However, Marx gradually became disillusioned with Darwin. By June 1862 he wrote to Engels:

I’m amused that Darwin, at whom I’ve been taking another look, should say that he also applies the ‘Malthusian’ theory to plants and animals, as though in Mr Malthus’s case the whole thing didn’t lie in its not being applied to plants and animals, but only — with its geometric progression — to humans as against plants and animals. It is remarkable how Darwin rediscovers, among the beasts and plants, the society of England with its division of labour, competition, opening up of new markets, ‘inventions’ and Malthusian ‘struggle for existence’. It is Hobbes’ bellum omnium contra omnes and is reminiscent of Hegel’s Phenomenology, in which civil society figures as an ‘intellectual animal kingdom’, whereas, in Darwin, the animal kingdom figures as civil society.[3]

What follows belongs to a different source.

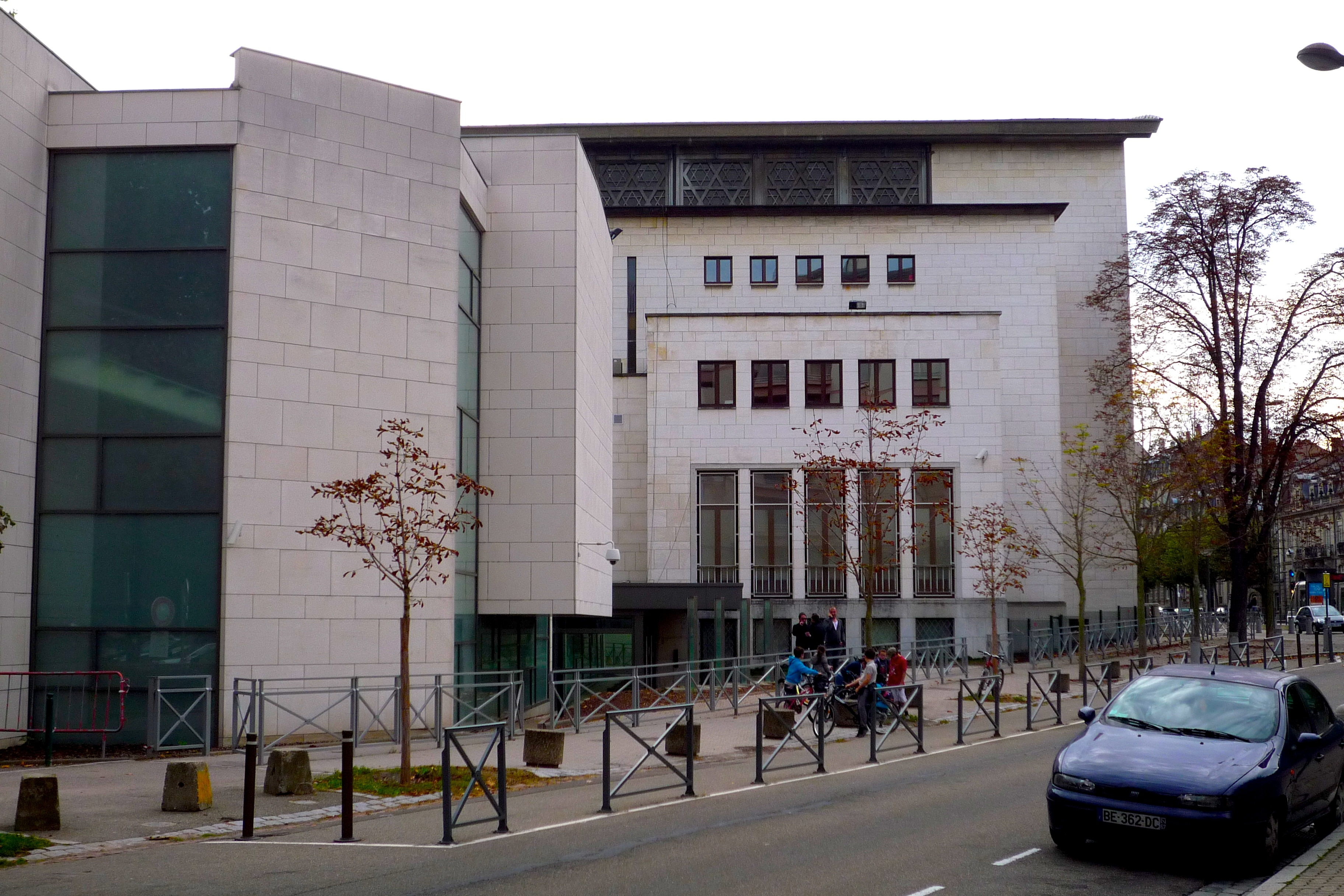 Strasbourg grande synagogue de la Paix, centre comunautaire. 2011

By 1866, Marx had come to the conclusion that Darwin had been superseded by Pierre Trémaux, a French orientalist and architect with a lot ethnographic studies to his credit. Marx now wrote:

A very important work which I shall send on to you (but on condition that you send it back, as it is not my property) as soon as I have made the necessary notes, is: ‘P. Trémaux, Origine et Transformations de l’Homme et des autres Êtres, Paris 1865. In spite of all the shortcomings that I have noted, it represents a very significant advance over Darwin. …In its historical and political applications far more significant and pregnant than Darwin. For certain questions, such as nationality, etc., only here has a basis in nature been found. E.g., he corrects the Pole Duchinski, whose version of the geological differences between Russia and the Western Slav lands he does incidentally confirm, by saying not that the Russians are Tartars rather than Slavs, etc., as the latter believes, but that on the surface-formation predominant in Russia the Slav has been Tartarised and Mongolised; likewise (he spent a long time in Africa) he shows that the common negro type is only a degeneration of a far higher one.[4]

What we see here in the initial rumblings of Marx against Darwin is not the result of a personal shortcoming of understanding exhibited by Marx – it shall become an abiding basic nature of Marxism. Like any closed theological system, Marxism wants science to be a hand maiden of theory – ‘the Theory’. It has specific preferences towards and bias against different hypotheses, not based on observed facts but based on the proximity of a hypothesis to ‘Theory’. A scientific theory aligned with the Marxist worldview should be promoted and that which is perceived as going against the Marxist creed should be opposed, and where Marxists have state power should be suppressed. This is what happened to Science in one of the darkest histories of persecution against science – not in the medieval dark ages, but in the twentieth century and with much more efficiency than any of the Church-run inquisitions.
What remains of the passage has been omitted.